The implementation mechanism of the antiviral activity (AA) and interferon induction (IFI) by planar polycyclic compounds has not yet been determined. However, our hypothesis of the priority role of intercalation in double strand nucleic acids (NA) has gained strong arguments in its favour in our works and the works of foreign colleagues.

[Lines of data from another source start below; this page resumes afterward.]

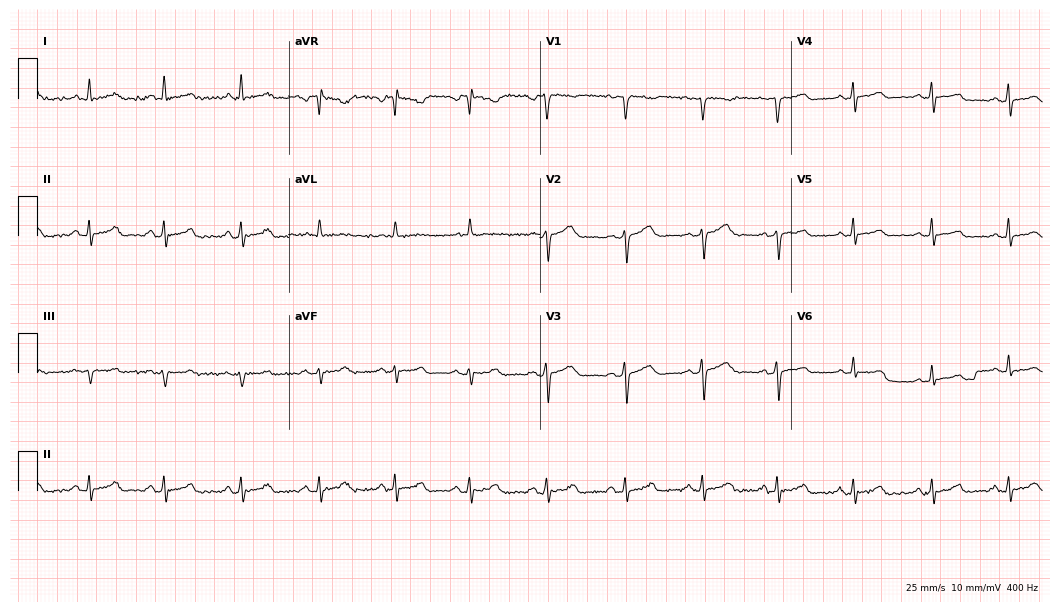
Electrocardiogram, a female patient, 45 years old. Overall reading on record: normal ECG.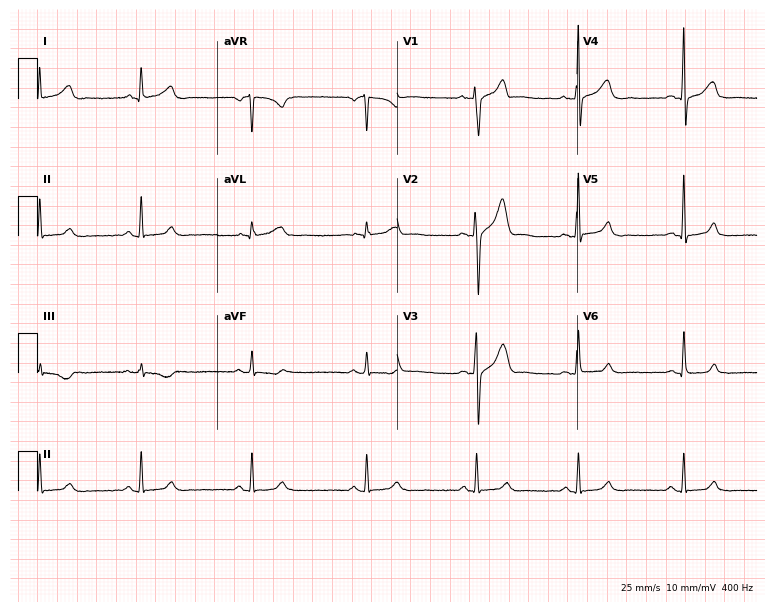
Electrocardiogram (7.3-second recording at 400 Hz), a male patient, 21 years old. Overall reading on record: normal ECG.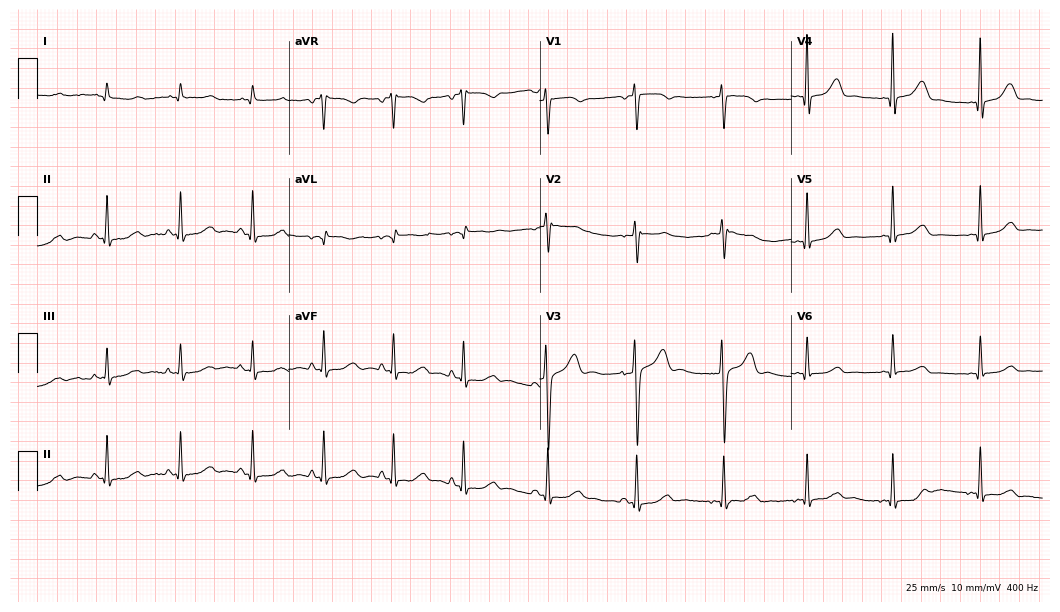
Standard 12-lead ECG recorded from a 36-year-old female patient. None of these six findings is recorded: first-degree AV block, right bundle branch block, left bundle branch block, sinus bradycardia, atrial fibrillation, sinus tachycardia. Only these six findings were labelled.

On the other hand, the presence of AA and the ability to induce IFI in biphenyl derivatives that are incapable to intercalate in NA indicates the possibility of implementing alternative mechanisms. This determined our interest to the study of aminoethoxydiphenyls (AED), which synthesis and investigation of cytotoxicity become the subject of this article. 4,4’-Bis-(2-chloroethoxy)diphenyl was obtained by alkylation of dihydroxydiphenyl with dichloroethane in its mixture with aqueous sodium hydroxide (20%) in the presence of tetrabutylammonium chloride (TBAC). Series of AED were synthesized by substitution of chlorine by iodine in the mixture of xylene with the aqueous solution of sodium iodide in the presence of TBAC with subsequent amination with primary and secondary amines. The protonated molecular ions (MI) intensive peaks of the compounds synthesized are observed in the mass spectra with FAB ionization. The most common way of MI fragmentation is PhO-CH2-bond cleavage following the side aminoalkyl fragment detachment. Absorption bands typical for CH (arom.), CH (aliph.), COC bonds and NH protonated terminal amino groups are present in IR spectra. In the 1H-NMR spectra signals from aromatic and aliphatic protons present, multiplicity and integral intensity correspond to the attributed structures. Cytotoxicity of the compounds synthesized was tested using EPT cells in vitro. All AED tested appeared to be comparable to amixine and are in the range from low to moderate cytotoxicity.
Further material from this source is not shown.